- [Stored entries]
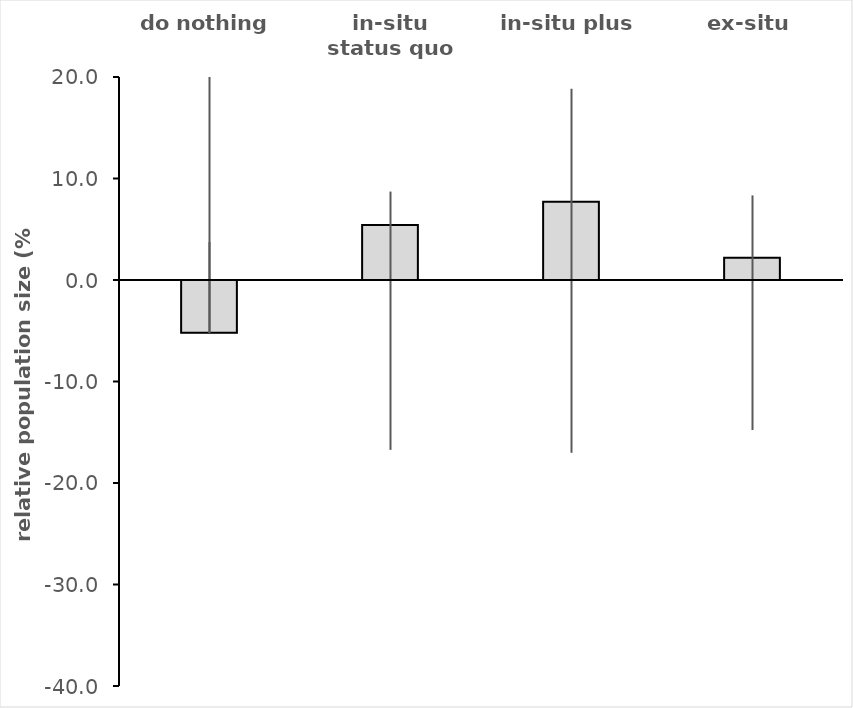
| Category | best estimate |
|---|---|
| do nothing | -5.208 |
| in-situ status quo | 5.425 |
| in-situ plus | 7.698 |
| ex-situ | 2.19 |

- [What is required]
Output all of the entries verbatim, leaving out any images.

- [Answer space]
| Category | best estimate |
|---|---|
| do nothing | -5.208 |
| in-situ status quo | 5.425 |
| in-situ plus | 7.698 |
| ex-situ | 2.19 |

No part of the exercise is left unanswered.